Although other potential branches can exist and be processed, they remain unconscious. The dominant current captures subjective awareness and masks alternatives (Ansorge et al., 2008). These unconscious processes, however, can modify accessibility and local scaffolding, thereby influencing subsequent related states.
Transitions to candidate states depend on the current state, the proximity, associativity, and history of the next relative states. The candidate with the highest relative accessibility becomes the next conscious content and shapes the trajectory of subsequent processing. In the following, I summarize the parameters that jointly influence relative accessibility:
Short-term and working-memory dynamics
Recently activated representations are sustained by transient recurrent activity and are therefore highly accessible (Jonides et al., 2008). Working-memory manipulations, mental arithmetic, verbal rehearsal, and visuospatial planning are paradigmatic conscious processes precisely because they rely on keeping a small number of items in a highly accessible state.

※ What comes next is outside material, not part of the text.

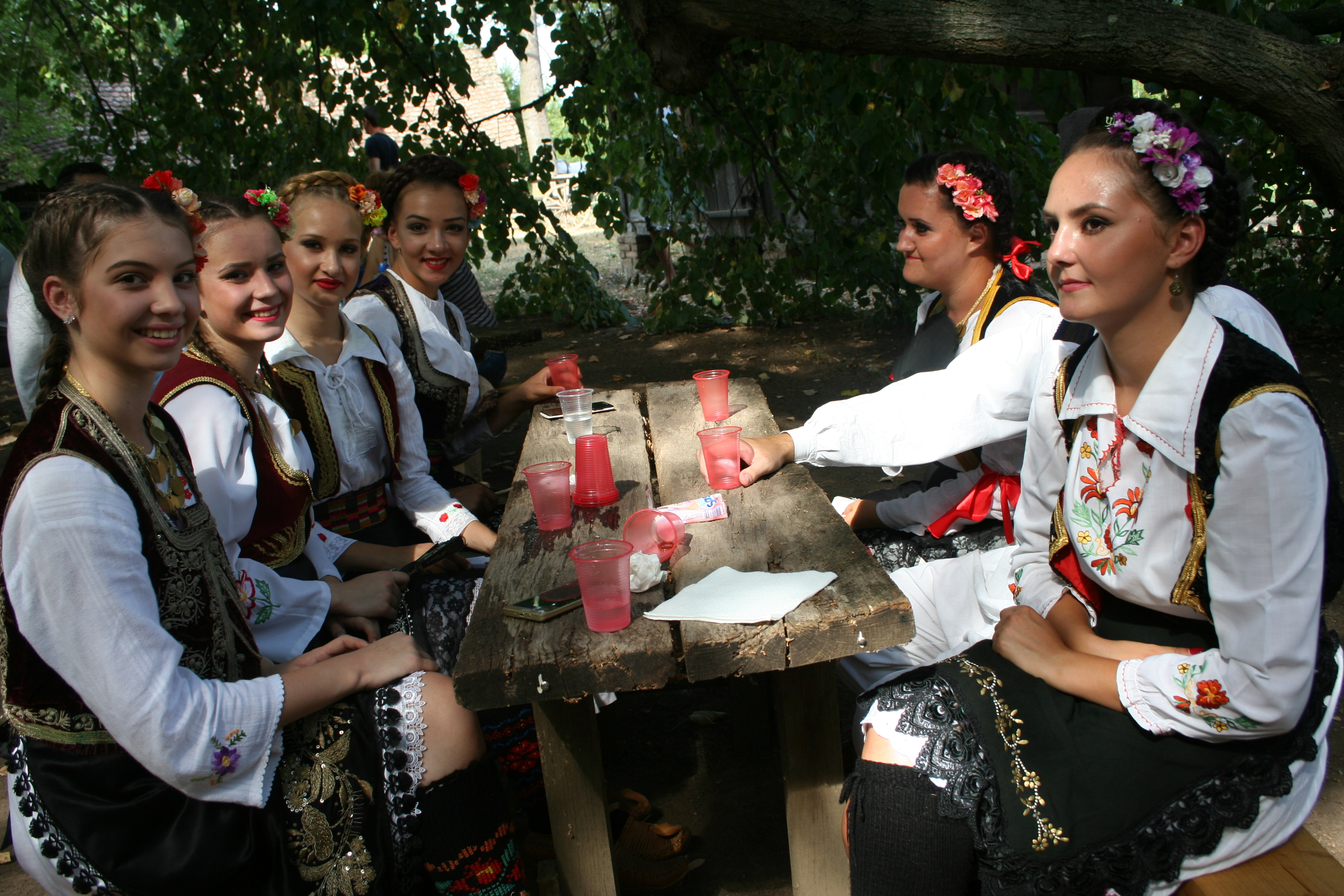 Prikaz svadbe u Mačvi, u okviru manifestacije Hajdučko veče u Crnoj Bari, opština Bogatić

Although WM is often classified as a distinct memory system, it consists of STM representations plus serial manipulation, which correspond closely to our ongoing conscious processes (Aben et al., 2012). Although manipulation often seems intentional, it assumes knowledge of the relevant processes. If an agent doesn't know how to perform addition, the activation flow cannot carry out the addition step-by-step. The choice of strategy also depends on accessibility; when multiple solution methods are available, the one with higher accessibility in the current context is selected first.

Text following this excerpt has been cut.